Friday, October 30, 2020

 

An established routine makes life easier. And we've all got our routines. They're comforting, because we've established a pattern, which means decision-making is simple, all we've got to do it follow what's been done before. Our lives are full of all kinds of routines that become automatic. Important things and unimportant, but all of them steer us in a direction we've become accustomed to and we accept their utility. Less to think about, and easier to reproduce something we've already done countless times. Certain days of the week  you do certain things. At specific hours of the day it's time to do something else that's routine.


On Thursdays, our family has had fish for dinner for as long as I can remember. The kind of fish and how it's prepared can differ, but fish it is. So yesterday I decided we'd have fish and chips. Last week we had fish chowder. The week before we had breaded oven-baked Haddock fillets. And today I decided on baking a half-side of salmon. I coated the non-skin side-up with a layer of mayonnaise -- after seasoning the salmon with lemon-pepper -- to keep it moist while it baked.


And with it I made fresh potato chips. After cutting up the potatoes into 'chip' shape, I soaked the chips in a bowl of cold water for an hour, drained them, tossed them lightly with olive oil, spread them on a baking pan and put them in the heated oven. When the chips were halfway through baking (at which time they have to be turned over), in went the fish and I prepared a fresh vegetable salad to preface the main course. There, dinner done! Oh, right, peeled and sectioned Clementines for dessert.

This morning I asked my husband what he'd prefer me to bake for tonight's dessert; lemon squares (my favourite), or Chelsea buns (his favourite). The question was fairly redundant, and the buns won out. So I decided that I'd use lots of walnuts as well as raisins, cinnamon and this time, cocoa powder in the filling, along with brown sugar and butter. The thing is, it's a time-consuming concoction; once the sweet bread dough is prepared (consisting of yeast, honey, milk, sour cream, eggs, salt and flour), it has to rise for at least an hour.


Once it rises, the dough can be worked, rolled out to a rectangle, the butter spread over, then the dry ingredients, one after the other, so the rectangle with its filling can be rolled from one end to the other, then sliced into sections and carefully placed within a prepared baking pan on the bottom of which has been spread butter, brown sugar, cinnamon and walnuts.
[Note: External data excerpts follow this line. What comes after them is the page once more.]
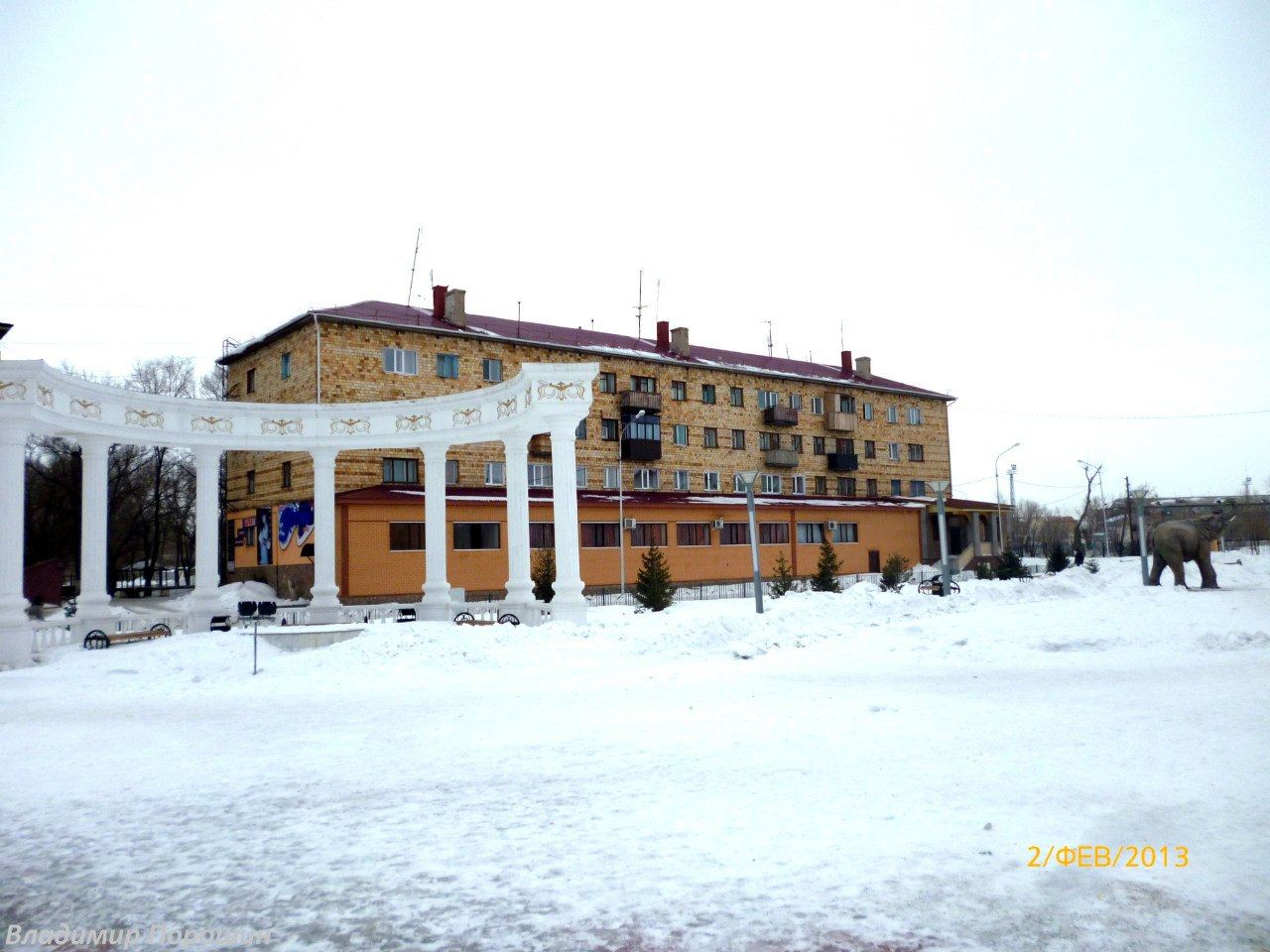 Прогулка с фотоаппаратом по родному городу
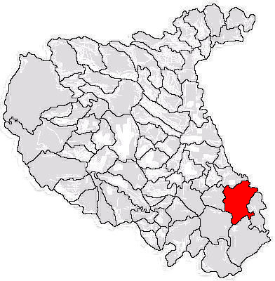 Categorie:Hărţi ale judeţului Vrancea
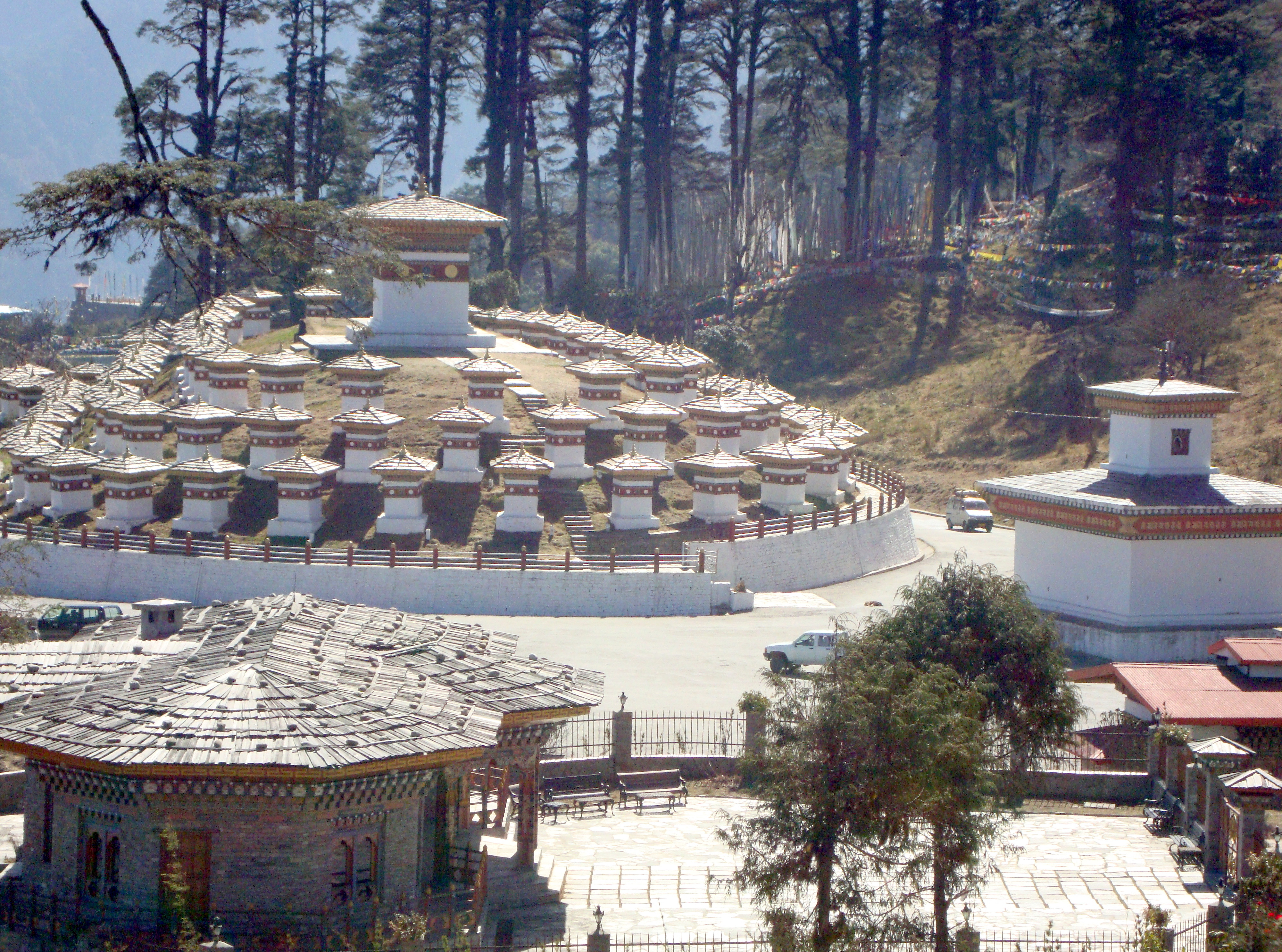 ഭൂട്ടാനിലെ ഒരു പ്രമുഖ ടൂറിസ്റ്റ് കേന്ദം. ദോചുള.

Then another hour or so wait for the dough to rise again before the product can be put into the oven to bake.


Which meant that our timing to exit the house for our tramp through the ravine with Jackie and Jillie had to fit into that schedule. It's turned out to be a really bright day, but quite cold for October; another pattern that nature appears to be comfortable with. It was cold during the night, at -6C, and by morning it was 0C, the high for the day. There was wind, but a gentle wind, so with sun and a breeze, the ambient feeling of the atmosphere was very pleasant. We just had to dress accordingly.


We've got to watch Jillie's weight. She's sturdy where her brother is lean. Everything fits him, nothing fits her. So we've got to be on the lookout for a new winter jacket for her, a little looser than those she had been wearing. When they get really energetic out on a walk, the old jackets tend to become somewhat detached, they're too tight and the fastenings tend to open under strain of movement.

Off we went up the street, into the ravine, then descended to the forest below. The fallen foliage crackling under our boots, now well dried and desiccating into pieces where they've been trod on. Some accumulations of foliage on the forest floor still retain vestiges of colour remnants of their freshly-fallen state, but the distinctness of discrete colour is fast vanishing into a colour-pool that is turning a muddy brown on its way to black. All of it adding to the generation upon generation of leaf mass that has seasonally enriched the composted soil of the forest.


There is absolutely nothing left of the once-green and ubiquitous vegetation that comprises the bracken of the forest floor. Aside from a few fronds of really hardy ferns that can withstand any cold, even poking their brazen green out from under snow during the winter months, all others have been absorbed back into the soil from which they emerged, covered now by a fresh layer of fallen foliage in the endless routine of nature's recycling plan for all growing things.